Olur da bloğa yanlışlıkla iktidara yakın hanım ablalardan biri girer diyerekten Japonya taraflarından farklı bir türban modeli göstermek istedim.


Halay başı Meiko Kaji (Sol başta)

Du bi dakka! Gözüme kum kaçtı...


Kadının intikamı bile asil oluyor ne yalan söyleyeyim. (Açık vermemek adına manasız gelse de bu cümle, filmi seyretmiş olanlar ne demek istediğimi anlar diye umut etsem de her zamanki gibi emin olamıyorum)

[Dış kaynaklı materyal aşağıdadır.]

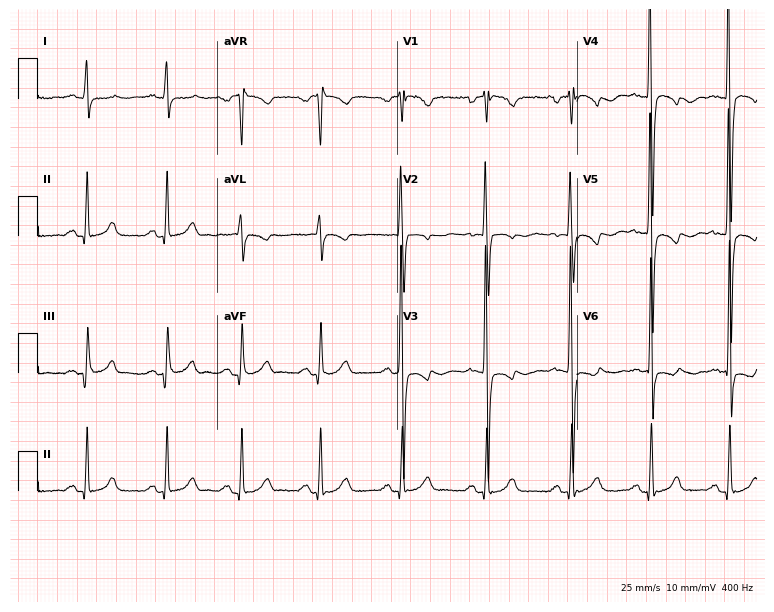
12-lead ECG from a man, 20 years old (7.3-second recording at 400 Hz). No first-degree AV block, right bundle branch block (RBBB), left bundle branch block (LBBB), sinus bradycardia, atrial fibrillation (AF) or sinus tachycardia recorded for this tracing.
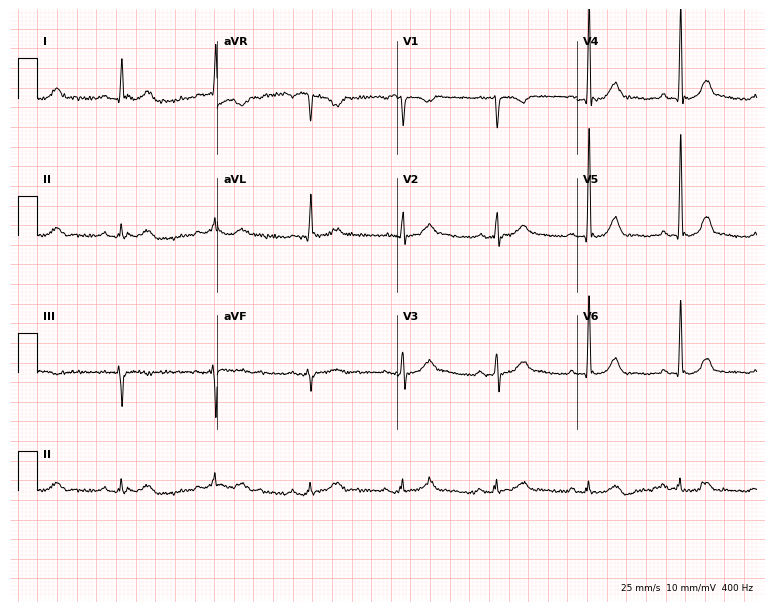
Resting 12-lead electrocardiogram. Patient: a 52-year-old male. Read as a normal ECG.

(Kelime, imla bilumum anlam hatası varsa affola. Maalesef düzeltemeyecğim. Yorgunum el insaf...)

11 yorum:

karakacak1953 dedi ki...

Slm Tuğba san
Japon filmden bahsettiniz.
Ama ben bu filmi izlemedim.
Üstelik yakuza ve kaidan ikisi bir araya gelmesi çok tuhaf.
Meiko Kaji'yi çok seviyorum.
Bugünlerde nedense ekranda görünmiyor kendisi.
Yönetmen Teruo İshii ise adını ilk defa duydum.
Siz yorgunsunuz .
İstirahat edeceksiniz.

Goddess Artemis dedi ki...

Shinobi-chan, bana hazırladığın filmler arasından ilk bunu izledim (bu arada, The Last Temptation of Christ hazır).

Meiko Kaji, her ne kadar bu filmde Darth Vader tarzı bir villain rolünde olsa da, hep hayranı olacağım bir aktris.

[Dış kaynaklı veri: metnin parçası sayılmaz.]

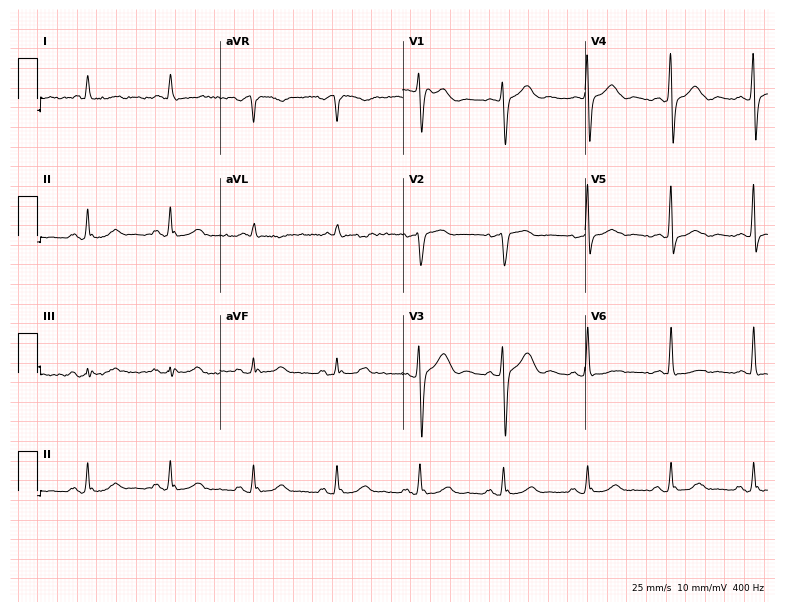
Standard 12-lead ECG recorded from a 52-year-old female patient (7.4-second recording at 400 Hz). None of these six findings is recorded: first-degree AV block, right bundle branch block, left bundle branch block, sinus bradycardia, atrial fibrillation, sinus tachycardia. Only these six findings were labelled.
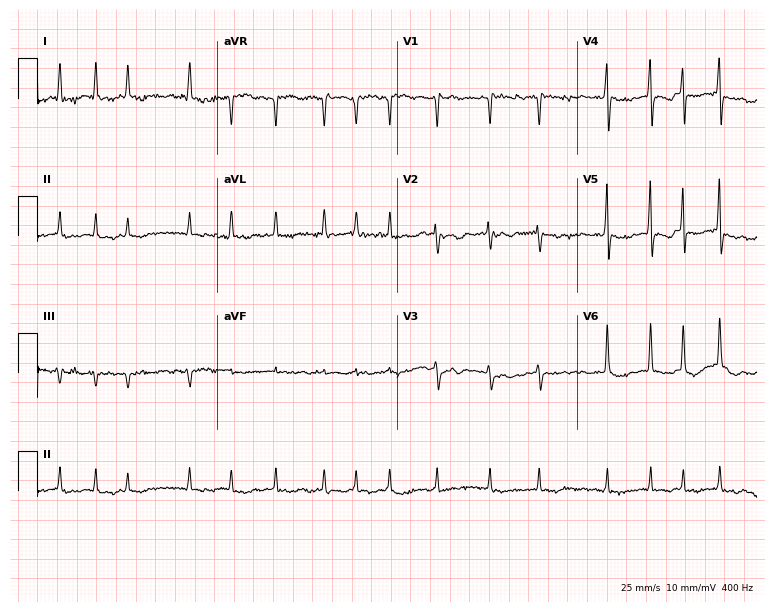
Electrocardiogram (7.3-second recording at 400 Hz), an 85-year-old female. Interpretation includes atrial fibrillation.
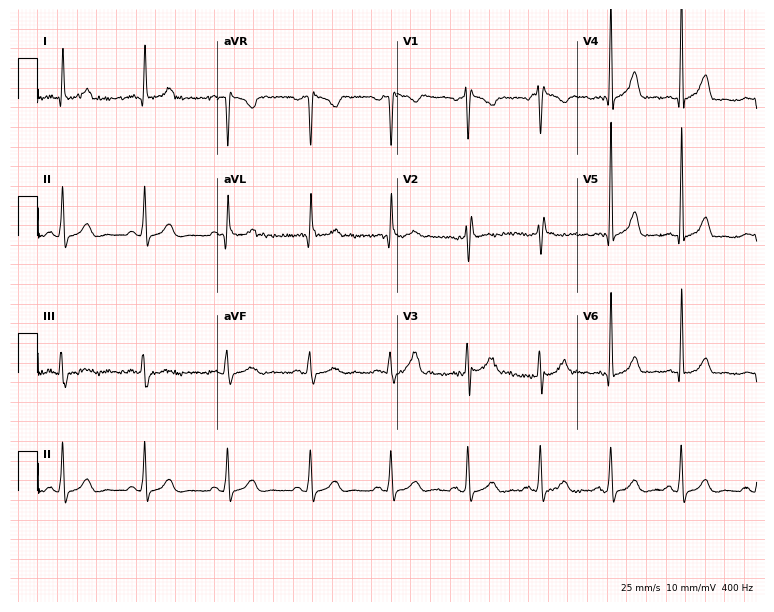
Standard 12-lead ECG recorded from a 46-year-old male (7.3-second recording at 400 Hz). Read as a normal ECG.
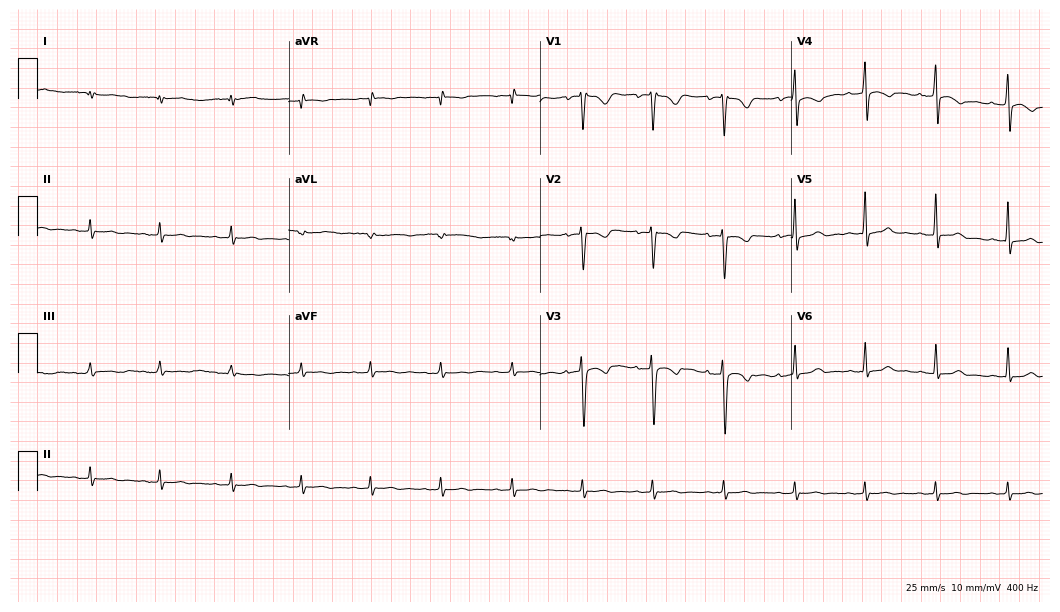
Standard 12-lead ECG recorded from a 31-year-old female patient. Read as a normal ECG.
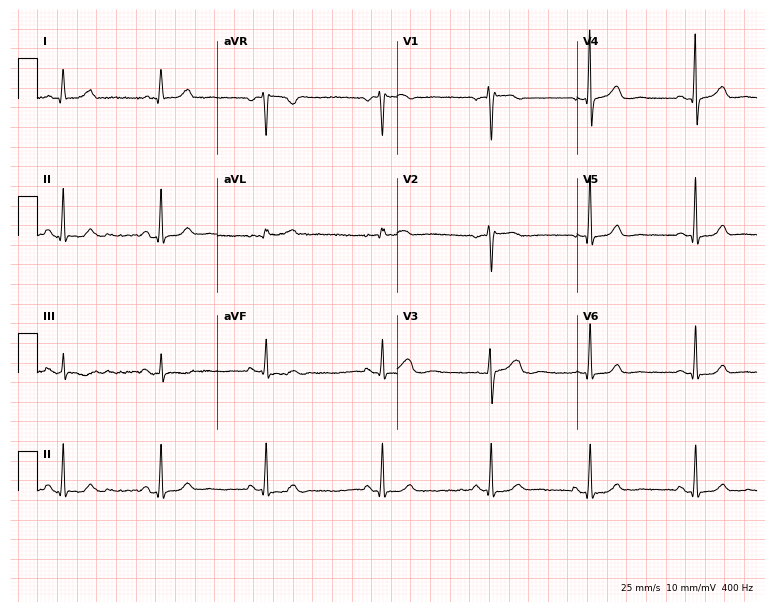
Electrocardiogram, a 50-year-old female. Overall reading on record: normal ECG.

Kör kadına uyuz oldum, sonunda ise öcünü (her ne kadar oldukça zarif bir biçimde olsa da) almış olması sinir bozucuydu benim için.

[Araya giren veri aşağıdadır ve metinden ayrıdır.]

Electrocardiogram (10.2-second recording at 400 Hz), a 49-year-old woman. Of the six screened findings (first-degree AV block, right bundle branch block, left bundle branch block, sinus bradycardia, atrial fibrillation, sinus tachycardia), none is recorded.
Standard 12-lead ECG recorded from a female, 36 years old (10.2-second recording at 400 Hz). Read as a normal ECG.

Aaaaah, ah nerde o eski villain'ler! :-p

Tuğba dedi ki...

Masakuni-san,
yakuza ve kaidanı biraraya getirebilecek kadar uçuk bir yönetmendir Teruo Ishii. Bilmemeniz çok doğal. Biz de bu taraflarda Meiko Kaji'yi pek seviyoruz ama bizim televizyonlara hiç çıkmıyor zaten :D
Temenniniz için teşekür ederim, fırsatını bulursam dinleneceğim.

Gaddesu-sama,
Şimdilerde herkes villain oldu, beti bereketi kaçtı kötülüğün. Ama senin aksine kör kadına daha fazla sempatiyle baktığımı söyleyebilirim.
Miike'yi atlayıp ilk bunu izlemen de şahane olmuş. Gaddesu, sende hafif bir bozulma gördüm b'lere doğru :-p
"Christ" için şimdiden teşekkür. Önce şu Gods and Monsters'ı izleyeyim de! Hadi hayırlısı :)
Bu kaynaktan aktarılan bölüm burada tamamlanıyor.